"The groundwork of all happiness is health." - Leigh Hunt

The importance of stretching

You might consider stretching as something only done by runners or gymnasts. But all of us have to step up to guard our mobility and freedom. Many people don't realize that stretching needs to be done frequently. Ideally, it needs to be every day.

Why is stretching vital?

Stretching keeps muscles flexible and healthy, and we want that flexibility to keep up range of motion in our joints. Without it, muscles turn out to be short and tight. Then, while you call the muscles for activity, they don't fully extend. This puts you in danger for joint pain, strain and muscle damage.

For example, sitting in a chair all day ends in tight hamstrings at the back of the thigh. This could make it difficult to increase your leg or straighten your knee, which hinders walking. Similarly, when tight muscles are suddenly called upon for a strenuous activity that stretches them, comparable to playing tennis, they might be damaged by the sudden stretch. Injured muscles might not be strong enough to support the joint, which may result in joint injury.

Regular stretching keeps the muscles long, lean and versatile, and which means the exercise itself won't put an excessive amount of force on the muscles. Healthy muscles also help an individual with balance problems avoid falling.

Where to begin

With a muscular body, the considered stretching every day can seem overwhelming. It is most vital to give attention to the parts of the body which might be essential for movement: Your lower back: your calves, your hamstrings, your hip flexors within the back and the quadriceps within the front of the thighs. Stretching your shoulders, neck and lower back can also be helpful. Aim for a program of stretching every day, or no less than three or 4 times per week.

Find a physical therapist (your local Y is an excellent place to begin) who can assess your muscle strength and tailor a stretching program to fulfill your needs.

Proper execution

Stretching before the muscles are warmed up can damage them. When every part is cold, the fibers don't develop and may cause damage. If you exercise first, you'll get more blood flow to the world, and that makes the tissue more flexible and replaceable. Just five to 10 minutes of sunshine activity, comparable to a brisk walk, is sufficient to warm up the muscles before stretching. You also can stretch after an aerobic or weight training workout.

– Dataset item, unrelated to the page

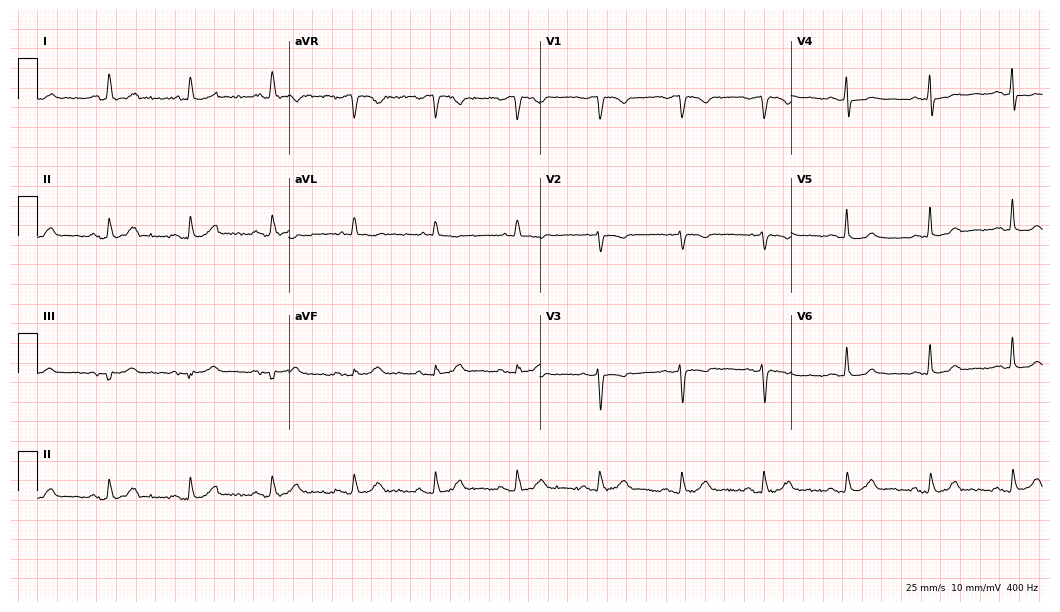
Electrocardiogram, a 44-year-old woman. Overall reading on record: normal ECG.
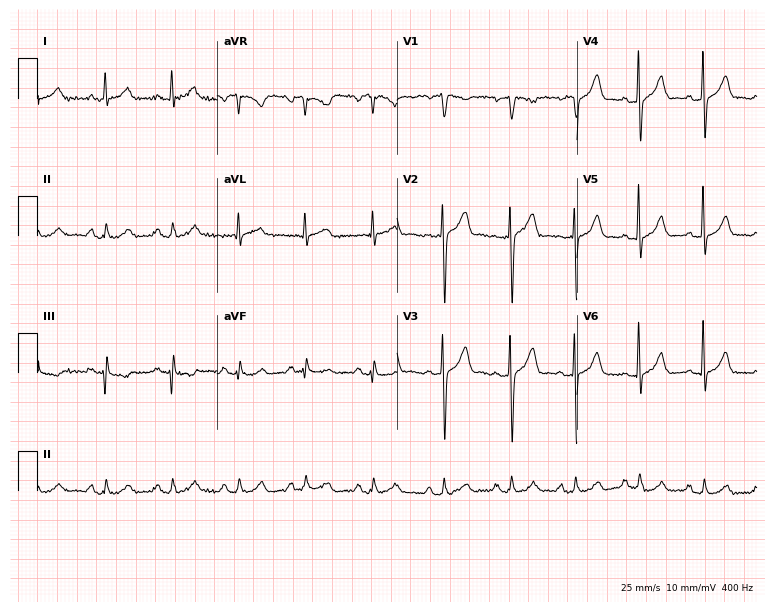
ECG (7.3-second recording at 400 Hz) — a female patient, 60 years old. Labelled as a normal ECG.

Hold the stretch for 30 seconds. Do not bounce, which can cause injury. You will feel tension through the stretch, but it's best to not feel pain. If you do, tissue injury or damage may occur. Stop stretching this muscle and check with your doctor.An adult woman sits on the floor and stretches her arms up to her toes.

Try the hamstring stretch.

Hamstring stretches will keep the muscles at the back of your thighs flexible. Sit on the ground together with your legs in front of you. Slide your hands down your legs until you're feeling a burning sensation. Hold for 30 seconds, then slowly return to a sitting position.

The overall effect of stretching

One stretch today won't magically provide you with perfect flexibility. You might want to do that over time and be committed to the method. It can take several months for you to realize tight muscles, so that you won't be completely flexible after just a number of sessions. It takes weeks to months to turn out to be flexible, and you will have to maintain working at it to keep up it.